The recent rapid growth of trusts has so focussed public attention that the importance of pools is often overlooked. The number of pools has been, and still remains, far greater than the number of trusts. They probably affect a larger volume of business. Many of the arguments as to the effects of combinations, their advantages and disadvantages, which apply to trusts, do not apply to pools.

There are at bottom only three possible ways of dealing with trusts and pools. We may seek to prevent them from competing unfairly and to deprive them of

special privileges giving an advantage over competitors, but otherwise leave them alone. Practically no one, I take it, would favor the plan of not even placing restrictions upon their methods of competition or seeking to deprive them of special privileges. Second, we may permit trusts and pools to exist but regulate their prices and profits. Third, we may undertake to destroy them. The broad problem before the American people is the choice among these three policies, laissez faire, regulation, and prohibition.

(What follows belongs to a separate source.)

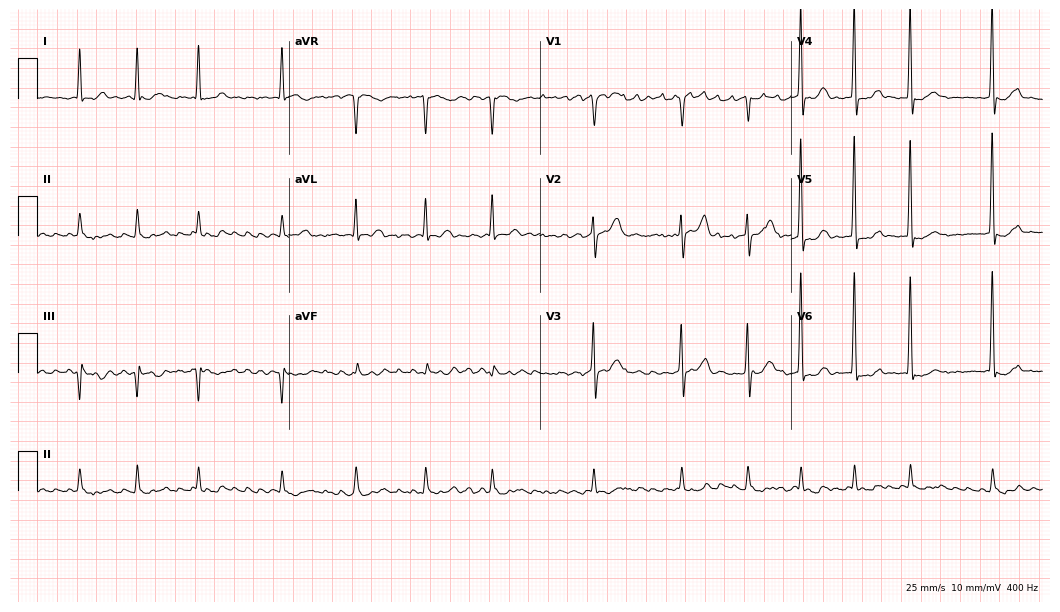
Standard 12-lead ECG recorded from a 71-year-old male patient. The tracing shows atrial fibrillation.
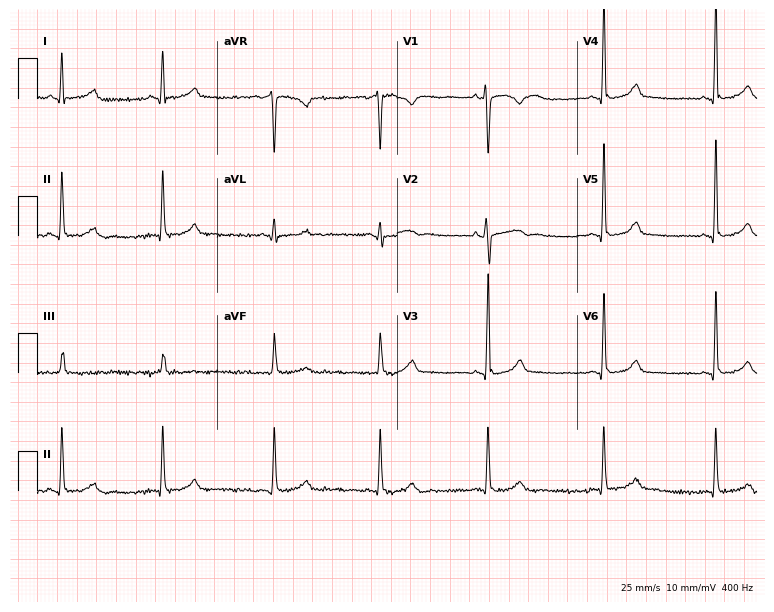
Electrocardiogram (7.3-second recording at 400 Hz), a female, 33 years old. Overall reading on record: normal ECG.

In my opinion, the first of these policies is inadequate. I shall attempt to show in the present lecture that it is desirable either to regulate the trusts and pools, or to destroy and prevent them as best we can. In subsequent lectures I shall consider the relative merits of regulation and prohibition.

Many believe, economists and others, that the trust or the pool cannot, merely by virtue of combination, maintain such monopolistic power as to injure the public. They hold that the power of such combinations, so far as it exists at all, rests mainly on unfair competitive methods or on special privileges, such as the possession of some natural or patent monopoly. They believe that in the absence of these "unfair" advantages competition, actual or potential, will serve to hold the prices charged by trusts and pools at a reasonable level. All we need is to draw the teeth of the combinations. The combination may indeed maintain excessive prices for a time. Before long, however, competitors will arise and force prices down again. Ultimately, continues the argument, the combination will either lose its controlling proportion of the business, or it will adopt the policy of maintaining prices so low

that competitors will not be tempted to come into the field.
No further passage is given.